A ROYAL AFFAIR

ON FRILLS AND FREEDOM

THEATRICAL REVIEW
By Daniel Lammin
3rd June 2012

The amount of sumptuous historical epics about sordid love affairs between European aristocracy is such that another one turning up is more likely to elicit groans than excitement. It seems like no stone has been left unturned, no stories left to tell. With 'A Royal Affair', the latest film from Danish director Nikolaj Arcel, we might have something fresh and fascinating enough to give the costume drama a much needed breath of fresh air.

Towards the end of the 18th century, Young Caroline Mathilde (Alicia Vikander) finds herself in the Danish court, married to King Christian VII (Mikkel Følsgaard), a young but troubled man, prone to erratic behaviour and violent mood swings. While the rest of Europe is caught in the Enlightenment, Denmark stifles under aristocratic rule and a king going mad quickly. Cut off from the rest of the world and with a husband she cannot love, Caroline retreats into herself, until a skilled and intelligent German doctor, Johann Friedrich Struensee (Mads Mikkelsen), is brought to court to tend to the king.

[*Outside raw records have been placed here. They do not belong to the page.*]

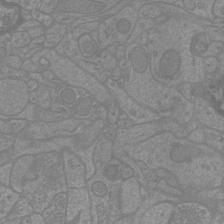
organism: Mouse
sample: Cortical neurons
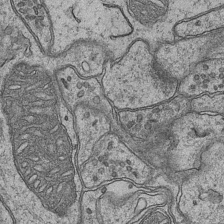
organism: Mouse
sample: CA1 Hippocampus
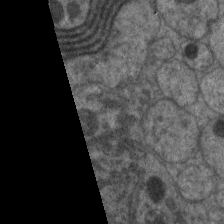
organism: C. elegans
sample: Pharynx
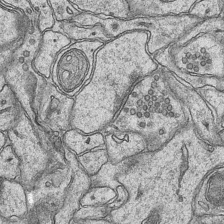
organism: Mouse
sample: CA1 Hippocampus
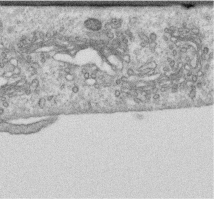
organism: Human
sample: Centriole in RPE cells
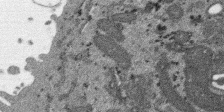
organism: Human
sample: Lung epithelial cells infected with SARS-CoV-2
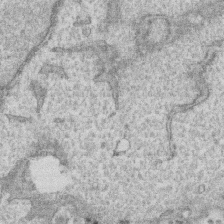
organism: Human
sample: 1205lu cells
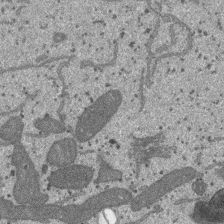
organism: Human
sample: Lung epithelial cells infected with SARS-CoV-2
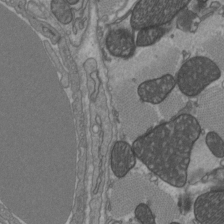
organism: C57BL Mouse
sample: Heart
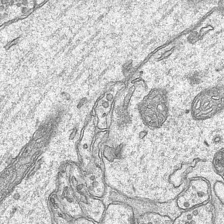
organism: Mouse
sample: CA1 Hippocampus
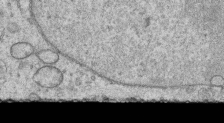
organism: Human
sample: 1205lu cells
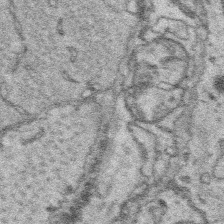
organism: Platynereis dumerilii
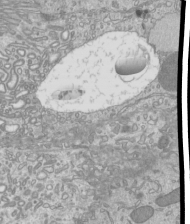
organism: Mouse
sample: Cilia; mouse epididymis
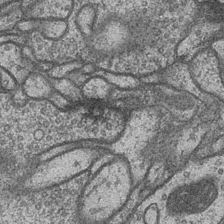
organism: Drosophila
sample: Optic medulla
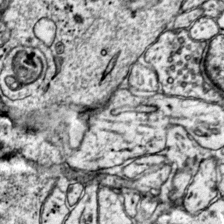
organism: Mouse
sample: Primary visual cortex
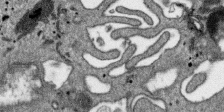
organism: Human
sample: Lung epithelial cells, uninfected (mock) control
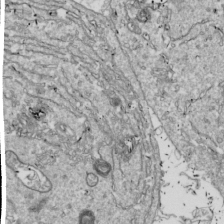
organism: Drosophila
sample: Cell division; meiosis; drosophila spermatocytes
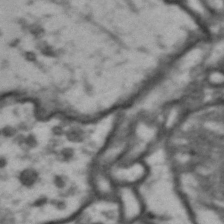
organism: Drosophila
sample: Brain
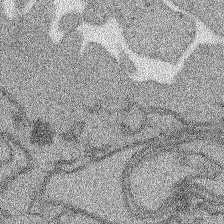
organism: Human
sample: HeLa cells
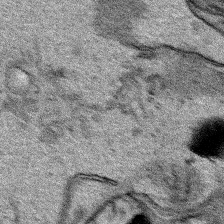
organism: Human
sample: Mitochondria in HCT116 cells
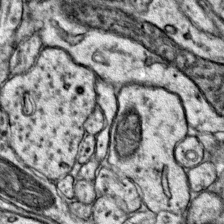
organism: Mouse
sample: Primary visual cortex
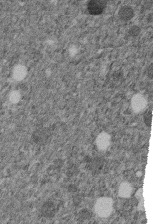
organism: C. elegans
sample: C. elegans embryo early stage
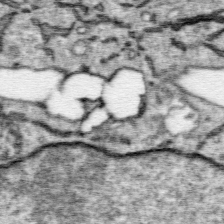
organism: Human
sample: HeLa cells
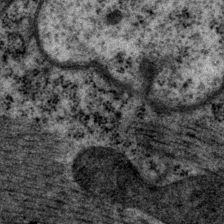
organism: P. pacificus
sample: Pharynx
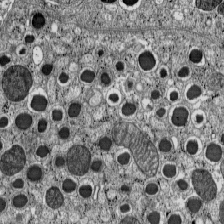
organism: C57BL Mouse
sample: Pancreatic islet
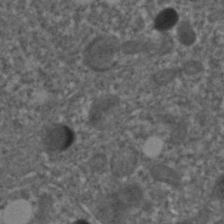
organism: C. elegans
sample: C. elegans embryo
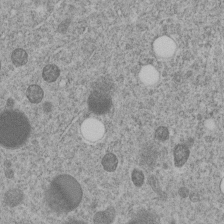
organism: C. elegans
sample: C. elegans embryo early stage
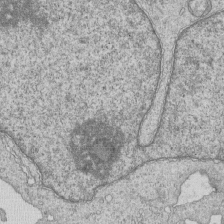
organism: Human
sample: MDA-MB-231 cells
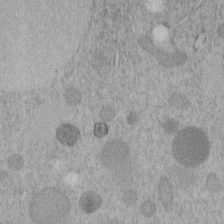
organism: C. elegans
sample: C. elegans embryo early stage
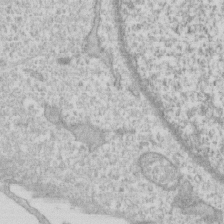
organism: Human
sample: CRL-1474
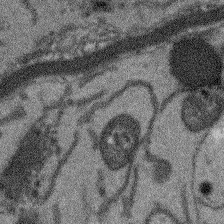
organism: Arabidopsis thaliana
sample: Root tip
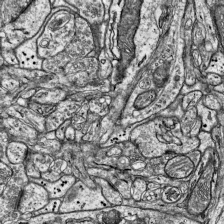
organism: Mouse
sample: Visual Cortex
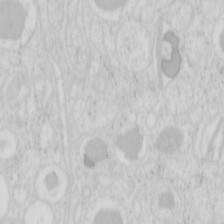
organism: Mouse
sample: Pancreas
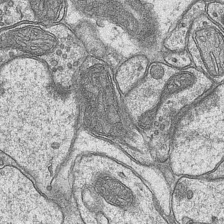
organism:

Both the king and queen find themselves taken by this foreigner with radical ideas of equality and revolution, and a dangerous love affair develops between Caroline and Struensee that threatens to rip Denmark to pieces.

SWITCH: 'A ROYAL AFFAIR'

Cut from a similar cloth to 'Dangerous Liaisons' (1988) and 'Barry Lyndon' (1975), this is a film concerned as much with ideas as it is by royal decadence. While the affair between the queen and the doctor sits in the foreground of the drama, the image of a Denmark in social and political flux gains just as much attention, giving the affair a fascinating context. In many ways, what we see is an intricate love triangle between the king, queen and the doctor, based on common ideals and passions. Pitted against the stolid and outdated royal council, they make a formidable force for social upheaval, a force that crumbles with the illicit affair taking place in the queen's chamber. In a clever move, Arcel doesn't indulge in the bodice-ripping passions or the stunning production design, engaging the audience as much with their minds as with their senses. 'A Royal Affair' is a costume drama with an underlying current of cynicism, letting as much dirt and grime to appear within the cracks of this Danish aristocracy. The triangle is surrounded by selfish and sinister supporting characters, especially Ove Høegh-Guldberg (David Dencik), a career statesman pitted against Streunsee and his Enlightenment ideals, and Julian Marie (Trine Dyrholm), the Queen Dowager devoted to pushing her step-son off the throne.

'A Royal Affair' is a costume drama with an underlying current of cynicism, letting as much dirt and grime to appear within the cracks of this Danish aristocracy.

All three leads give stirring performances. Vikander steers clear of making Caroline a wilting, weak flower, but instead a driven, veracious woman attempting to define a life for herself within a marriage she cannot stand. Mikkelsen is his usual stern, brooding self as Streunsee, entering the film with a much-needed masculine energy. Most impressive, however, is Følsgaard as Christian, an already award-winning performance. He delicately and expertly treads the line between a maniac, a man-child and a lost young man. Christian is a dangerous character, and without him, the film might not be as arresting as it is.

There is a fascinating visual flair to the film, something more grounded in reality than a sugar-coated idealised image of the Danish court. Arcel approaches the film in a manner similar to Joe Wright's 'Pride and Prejudice' (2005), enjoying the immense beauty of this world, but unafraid to show it coming apart at the seams. The rhythm is deliberate and careful, taking its time but never failing to keep you interested. 'A Royal Affair' works best by not assuming its audience isn't intrigued in watching the wheels of history turn, and anyone interested in a vivid recreation of this important moment in Denmark's history will find much to relish in it. Rather than putting another nail in the coffin of the costume epic, it reminds you just how effective and arresting they can be.